Checkup is an automated health check tool for PostgreSQL. It analyzes your database for known problems and produces a prioritized report with actionable fixes.

Checkup works in two modes:

CLI mode (npx postgresai checkup) — connects directly to your database and runs 11 checks. No Docker required.
Monitoring stack mode — the reporter component inside the full monitoring stack runs automatically on a daily schedule, analyzing collected metrics to generate 23 checks including query analysis, bloat estimates, and wait events.

CLI checks

The CLI runs 11 checks organized in 5 groups.

Version and configuration

A002 — Postgres major version. Reports the major version and checks whether it is still supported by the PostgreSQL community. Running an unsupported major version means no security patches.

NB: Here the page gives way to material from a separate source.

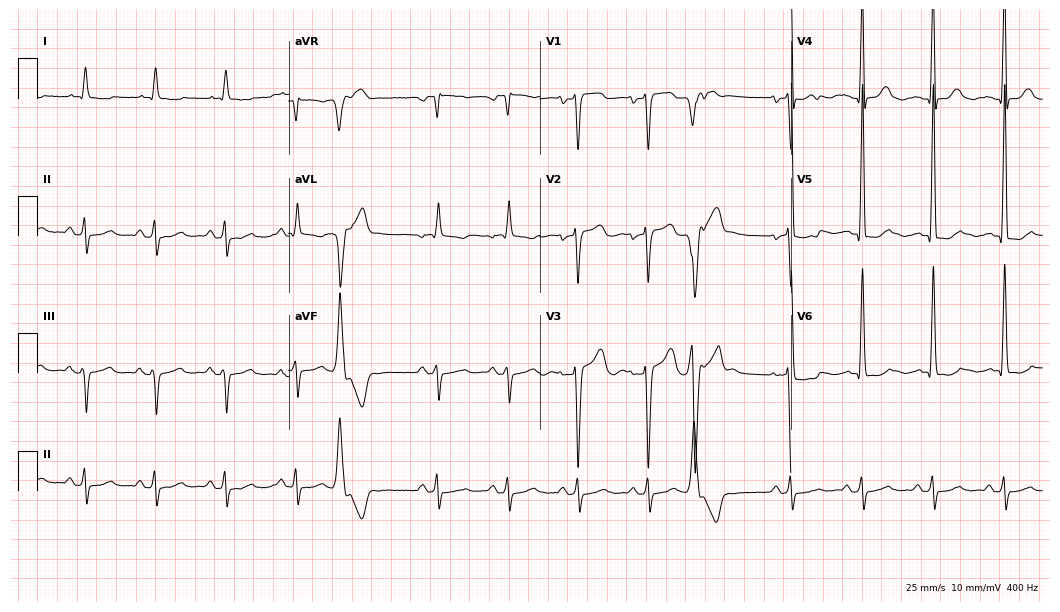
Electrocardiogram, a 74-year-old woman. Of the six screened findings (first-degree AV block, right bundle branch block, left bundle branch block, sinus bradycardia, atrial fibrillation, sinus tachycardia), none is recorded.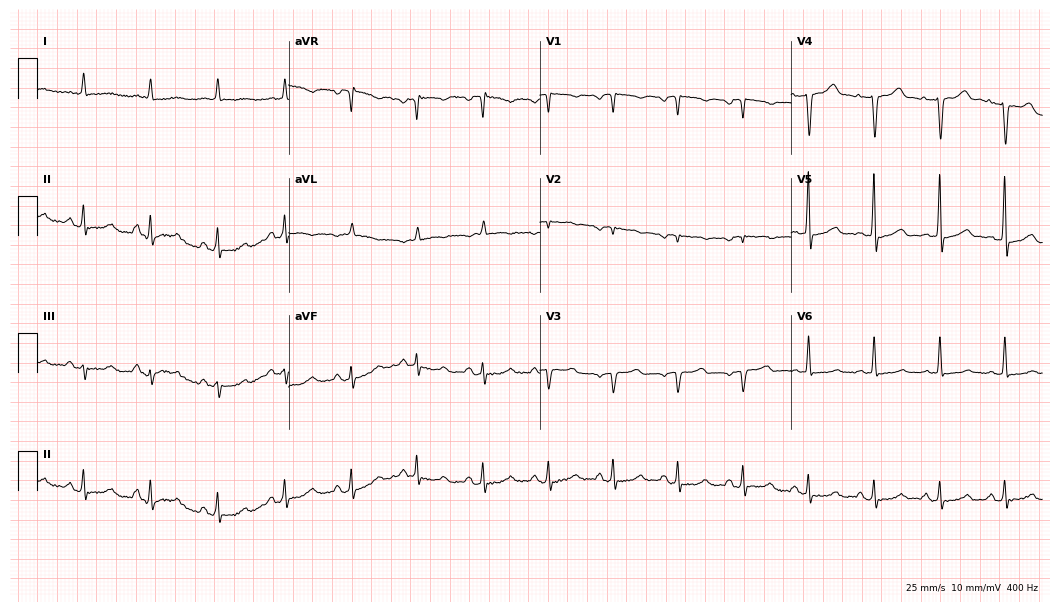
12-lead ECG from a woman, 79 years old. Labelled as a normal ECG.

A013 — Postgres minor version. Checks whether you are on the latest minor release. Minor releases contain critical bug fixes and security patches — lagging behind is a common source of preventable outages.

A003 — Postgres settings. Collects all postgresql.conf settings so they can be analyzed for known misconfigurations (e.g., shared_buffers still at the 128 MB default, random_page_cost not tuned for SSDs).

A007 — Altered settings. Shows which settings have been changed from their defaults. Helps identify intentional tuning vs. accidental changes and catch settings that conflict with each other.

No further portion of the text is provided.